Pankaj: Are there questions on ethics also when you talk about data and EMR? Lots of people are not aware of how that data can be used by companies. As a practitioner, as an entrepreneur, how much do you think about that?
Dr Shetty: These are major issues — data privacy and, you know, these data — but I hope we don’t go in similar lines as the US has. No innovation in healthcare in IT, in EMR can happen in the US because of the fear of data privacy and litigation and other issues. A technologist, if he has to build an application for use by a doctor and with the wow effect, you must realize that if your product doesn’t dazzle me, I am not interested. If you give me a product with a big manual, I will throw it on your face. First of all, you realize that we run a regulated industry. I will decide whether I want to use it or not. You are not making a consumer product, so you have to make everything that suits my requirement. If you don’t come up with a product, I am not going to use it. So you have to build something out of the world for a doctor.
If a technologist has to come up with that kind of a product, he should have free access to patient data and the doctor’s consultation room, sitting with the patient. That is not possible in the US because of litigations and other problems. So, in a country where patient data is more sacred than a patient’s life, no innovation can happen. So we have a great opportunity in India, we can make mind-boggling products.

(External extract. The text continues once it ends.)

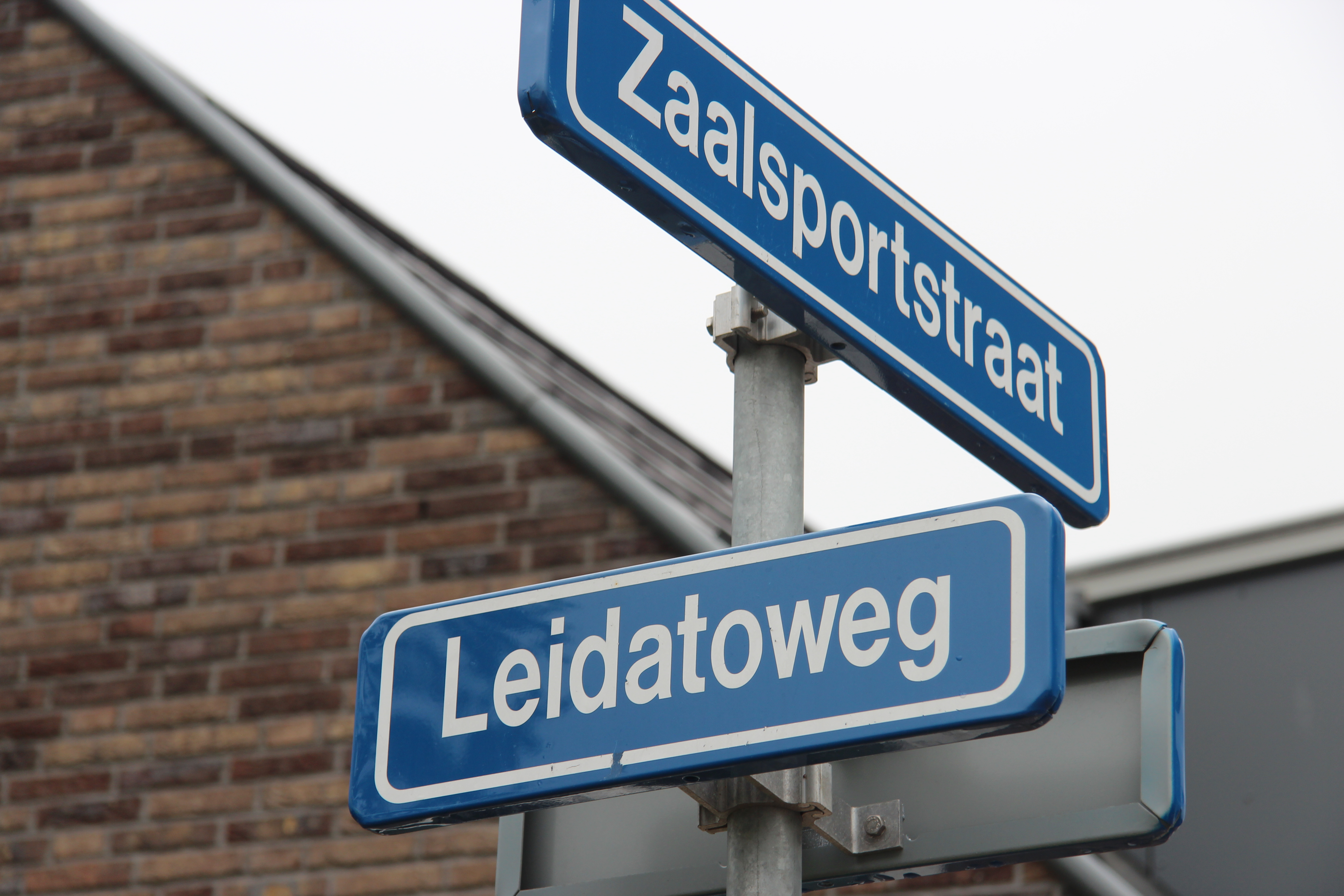 Straatnaambordje Leidatoweg in Leiden. Ter herinnering aan de gelijknamige Huishoudbeurs in de voormalige Groenoordhallen.
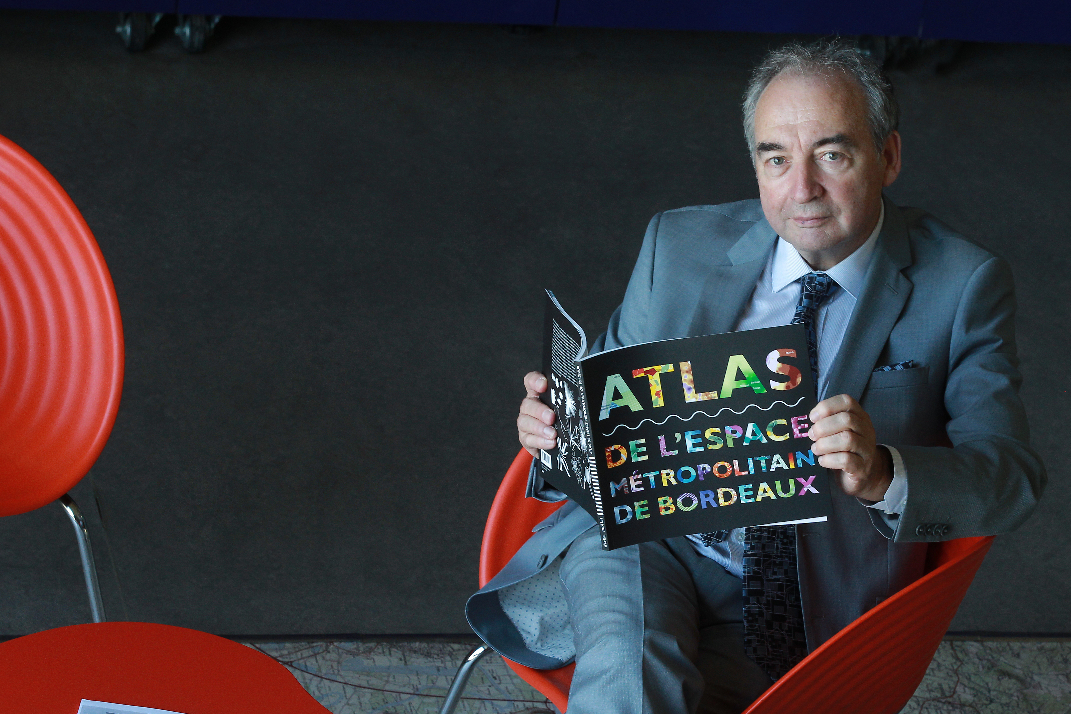 photo: Fabien Cottereau

Pankaj: The other thing I wanted to know from you, like you rightly said, you perform surgeries, and on the other hand, you are an administrator, too, you are an entrepreneur. How do you balance these two roles, that of an entrepreneur and a practitioner?
Dr Shetty: I honestly don’t take part in administration. I love my patients, they give me all the joy, and I am privileged today, I can say that I don’t look after the administration. There is a very good team of people who do the job. I give the general direction. I strongly believe that technology will dramatically change everything that we do, and we have to move in that direction. It may be very premature but we have no choice. My job is to essentially think about the future and make my organization and my country future-ready.
Pankaj: Final question. You know, people talk of science fiction that will become reality tomorrow. In the things that you do, and you are talking of the future, what are the 3-4 things that you believe don’t exist today but could happen?
Dr Shetty: Whatever I am predicting, it is not rocket science because we can see that. See, healthcare really doesn’t need a tool that doesn’t exist. We have to put all the tools together and make it work to help people, that’s all. Everything that is required for wonderful healthcare delivery is already available. It is just that we haven’t put it together. Yes, that is what is required and that is going to happen.
Pankaj: Thank you so much for your time. Really enjoyed talking to you. Thank you.
Dr Shetty: Thank you.
(Kanika Berry has a Masters in Business Administration and has been a communications specialist for over eight years.)